**Problem details**. Stopping right after the line with "A 0.93-mm field", please reproduce the material below exactly from its first line.
%%
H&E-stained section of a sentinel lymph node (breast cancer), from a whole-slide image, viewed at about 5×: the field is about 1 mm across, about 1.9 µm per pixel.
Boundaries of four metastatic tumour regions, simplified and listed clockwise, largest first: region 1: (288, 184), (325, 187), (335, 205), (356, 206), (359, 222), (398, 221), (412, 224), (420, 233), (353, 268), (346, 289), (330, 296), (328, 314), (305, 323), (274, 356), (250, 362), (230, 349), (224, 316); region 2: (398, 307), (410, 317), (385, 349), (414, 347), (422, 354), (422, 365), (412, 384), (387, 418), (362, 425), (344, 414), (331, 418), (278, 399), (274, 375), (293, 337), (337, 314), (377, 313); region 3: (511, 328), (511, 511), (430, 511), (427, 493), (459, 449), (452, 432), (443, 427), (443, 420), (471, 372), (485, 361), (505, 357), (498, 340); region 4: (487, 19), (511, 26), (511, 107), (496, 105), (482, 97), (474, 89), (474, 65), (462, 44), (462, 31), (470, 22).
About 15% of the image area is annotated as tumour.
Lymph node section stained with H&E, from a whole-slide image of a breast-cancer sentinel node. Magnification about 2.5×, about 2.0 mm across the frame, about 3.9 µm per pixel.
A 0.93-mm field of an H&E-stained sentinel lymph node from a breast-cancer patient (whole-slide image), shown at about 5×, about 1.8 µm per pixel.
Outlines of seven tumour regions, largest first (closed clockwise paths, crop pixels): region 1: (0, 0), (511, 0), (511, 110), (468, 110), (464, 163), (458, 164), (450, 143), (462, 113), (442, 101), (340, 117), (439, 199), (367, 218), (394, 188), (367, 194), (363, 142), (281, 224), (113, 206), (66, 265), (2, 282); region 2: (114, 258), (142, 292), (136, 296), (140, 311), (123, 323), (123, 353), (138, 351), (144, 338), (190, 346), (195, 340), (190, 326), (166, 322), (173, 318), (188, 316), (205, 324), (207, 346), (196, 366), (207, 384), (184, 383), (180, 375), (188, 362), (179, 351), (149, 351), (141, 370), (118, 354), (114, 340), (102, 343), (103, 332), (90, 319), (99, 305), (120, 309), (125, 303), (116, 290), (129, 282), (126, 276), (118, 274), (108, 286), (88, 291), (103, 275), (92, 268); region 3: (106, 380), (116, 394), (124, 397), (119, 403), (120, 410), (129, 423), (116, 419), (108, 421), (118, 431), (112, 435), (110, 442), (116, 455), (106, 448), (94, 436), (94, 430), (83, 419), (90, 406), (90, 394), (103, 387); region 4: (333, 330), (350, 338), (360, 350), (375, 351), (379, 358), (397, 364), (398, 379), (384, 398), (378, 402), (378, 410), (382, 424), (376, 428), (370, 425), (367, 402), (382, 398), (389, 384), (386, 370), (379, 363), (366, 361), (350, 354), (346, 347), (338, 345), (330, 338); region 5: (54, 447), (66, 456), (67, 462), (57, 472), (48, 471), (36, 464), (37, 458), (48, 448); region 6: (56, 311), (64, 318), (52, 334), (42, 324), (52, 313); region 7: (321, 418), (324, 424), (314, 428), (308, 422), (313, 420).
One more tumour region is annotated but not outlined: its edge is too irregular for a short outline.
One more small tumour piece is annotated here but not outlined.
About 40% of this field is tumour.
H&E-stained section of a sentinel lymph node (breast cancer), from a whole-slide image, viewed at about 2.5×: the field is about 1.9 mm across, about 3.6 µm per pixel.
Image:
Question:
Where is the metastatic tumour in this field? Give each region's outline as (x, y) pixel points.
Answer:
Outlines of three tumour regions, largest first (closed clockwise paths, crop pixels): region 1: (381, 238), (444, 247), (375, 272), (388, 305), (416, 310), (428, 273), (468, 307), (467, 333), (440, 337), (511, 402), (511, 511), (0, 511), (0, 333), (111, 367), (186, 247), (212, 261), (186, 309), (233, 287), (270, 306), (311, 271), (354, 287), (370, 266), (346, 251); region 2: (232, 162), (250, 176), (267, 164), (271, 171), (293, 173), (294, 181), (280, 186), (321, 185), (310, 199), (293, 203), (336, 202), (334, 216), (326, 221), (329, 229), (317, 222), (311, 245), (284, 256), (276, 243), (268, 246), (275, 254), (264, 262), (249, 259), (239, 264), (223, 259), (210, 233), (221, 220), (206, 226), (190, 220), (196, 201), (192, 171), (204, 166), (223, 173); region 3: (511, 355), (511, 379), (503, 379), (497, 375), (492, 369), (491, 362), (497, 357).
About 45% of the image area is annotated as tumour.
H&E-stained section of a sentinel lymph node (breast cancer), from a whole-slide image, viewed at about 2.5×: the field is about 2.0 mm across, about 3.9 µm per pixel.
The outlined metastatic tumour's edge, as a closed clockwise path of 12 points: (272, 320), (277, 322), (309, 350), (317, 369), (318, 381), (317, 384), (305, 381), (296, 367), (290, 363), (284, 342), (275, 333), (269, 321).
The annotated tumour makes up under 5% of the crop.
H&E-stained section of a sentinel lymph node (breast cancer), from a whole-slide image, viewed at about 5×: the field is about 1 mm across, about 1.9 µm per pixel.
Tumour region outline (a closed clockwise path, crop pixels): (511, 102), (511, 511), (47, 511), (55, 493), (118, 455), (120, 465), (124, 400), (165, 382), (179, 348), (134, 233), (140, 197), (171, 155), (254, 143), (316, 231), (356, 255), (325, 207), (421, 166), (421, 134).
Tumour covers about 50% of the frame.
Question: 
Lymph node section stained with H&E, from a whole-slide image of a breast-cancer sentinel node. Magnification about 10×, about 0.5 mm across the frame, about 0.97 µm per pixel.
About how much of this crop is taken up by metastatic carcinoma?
%%
**Answer to this task**.
H&E-stained section of a sentinel lymph node (breast cancer), from a whole-slide image, viewed at about 5×: the field is about 1 mm across, about 1.9 µm per pixel.
Boundaries of four metastatic tumour regions, simplified and listed clockwise, largest first: region 1: (288, 184), (325, 187), (335, 205), (356, 206), (359, 222), (398, 221), (412, 224), (420, 233), (353, 268), (346, 289), (330, 296), (328, 314), (305, 323), (274, 356), (250, 362), (230, 349), (224, 316); region 2: (398, 307), (410, 317), (385, 349), (414, 347), (422, 354), (422, 365), (412, 384), (387, 418), (362, 425), (344, 414), (331, 418), (278, 399), (274, 375), (293, 337), (337, 314), (377, 313); region 3: (511, 328), (511, 511), (430, 511), (427, 493), (459, 449), (452, 432), (443, 427), (443, 420), (471, 372), (485, 361), (505, 357), (498, 340); region 4: (487, 19), (511, 26), (511, 107), (496, 105), (482, 97), (474, 89), (474, 65), (462, 44), (462, 31), (470, 22).
About 15% of the image area is annotated as tumour.
Lymph node section stained with H&E, from a whole-slide image of a breast-cancer sentinel node. Magnification about 2.5×, about 2.0 mm across the frame, about 3.9 µm per pixel.
A 0.93-mm field of an H&E-stained sentinel lymph node from a breast-cancer patient (whole-slide image), shown at about 5×, about 1.8 µm per pixel.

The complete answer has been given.